Um, the existing National Health Service Corps is is basically the recruiting arm for the Surgeon General's uniform health services.
Yeah.
And it's basically a way to fund doctors and other health professionals who go through their initial training and they incur a service obligation, a lot like you know, military officers, flight training, that kind of thing.
That can be anywhere up to from six years, ten years, or basically anything that the Secretary can play.
Yeah, anything at the Secretary's discretion.
It's in there over a thousand times in this bill.
So it's it's it's like if you graduate from a military academy, you owe them four years.
Exactly, but it's a minimum of six, and and it can be as much as the basic specialty, you know, requires.
And pretty soon they're gonna be able to tell you where you have to go.
Well, but deeper than that, because because the by the federal government becoming the monopolist lender for medical schools, now there may be Yales or Harvards or Princeton's or whatever that have, you know, their own endowments to fund their own, but they're gonna be a vast minority.

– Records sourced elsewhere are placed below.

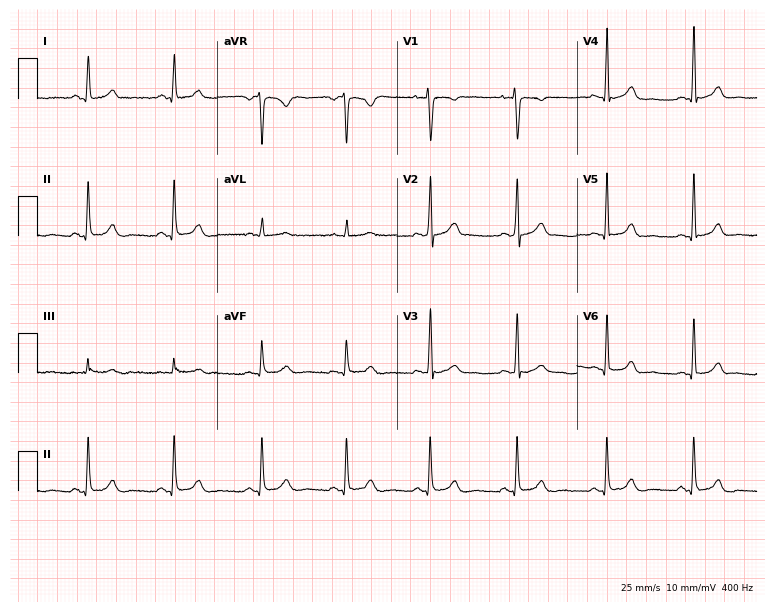
12-lead ECG (7.3-second recording at 400 Hz) from a woman, 19 years old. Labelled as a normal ECG.
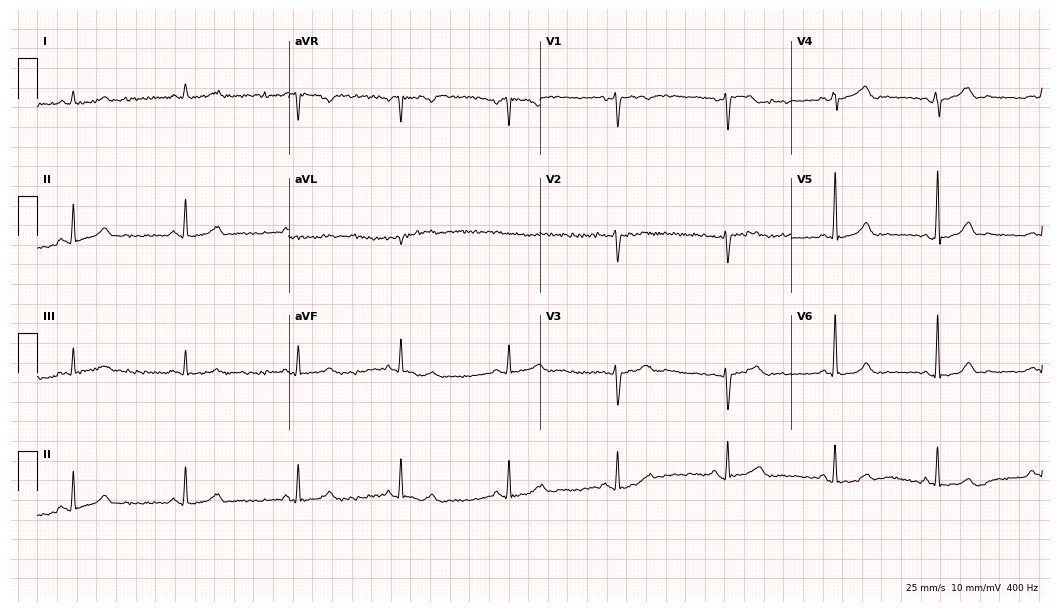
Standard 12-lead ECG recorded from a female patient, 52 years old. Read as a normal ECG.
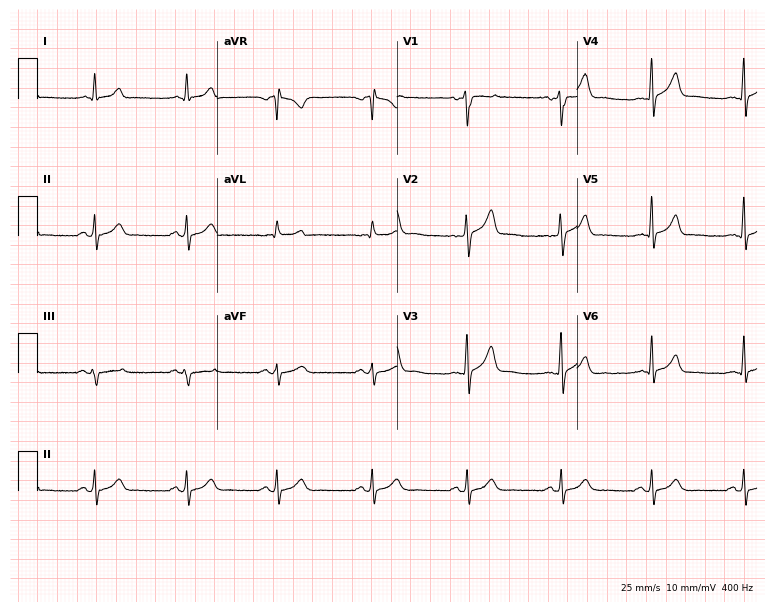
ECG (7.3-second recording at 400 Hz) — a male patient, 37 years old. Labelled as a normal ECG.
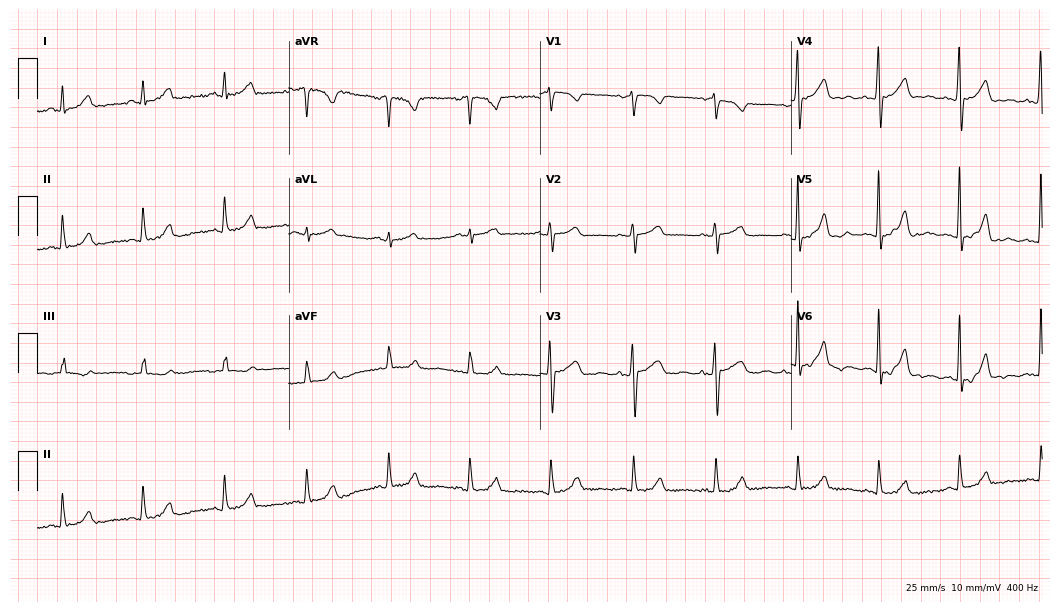
Electrocardiogram (10.2-second recording at 400 Hz), a female, 76 years old. Of the six screened findings (first-degree AV block, right bundle branch block, left bundle branch block, sinus bradycardia, atrial fibrillation, sinus tachycardia), none is recorded. Only these six findings were labelled.

Most of the medical school training is gonna be funded by the federal government, which then is going to be able to either lean on or dictate the curriculum in medical schools, and ultimately, you're gonna have a government trained uh doctor who's gonna then be a government.
Hold on, hold on.
I gotta take a break, but I don't want to get rid of you yet.
Just hang on.
We'll be right back.
Obama supporters openly admit, and they are recruiting for members to infiltrate Tea Party protests and gatherings on uh Thursday to uh perform acts which will bring discredit upon the Tea Party.
They're purposely going to infiltrate, they're gonna act like Tea Party members, and they're gonna be a bunch of brats.
Be advised.
They're even advertising that they're gonna do this.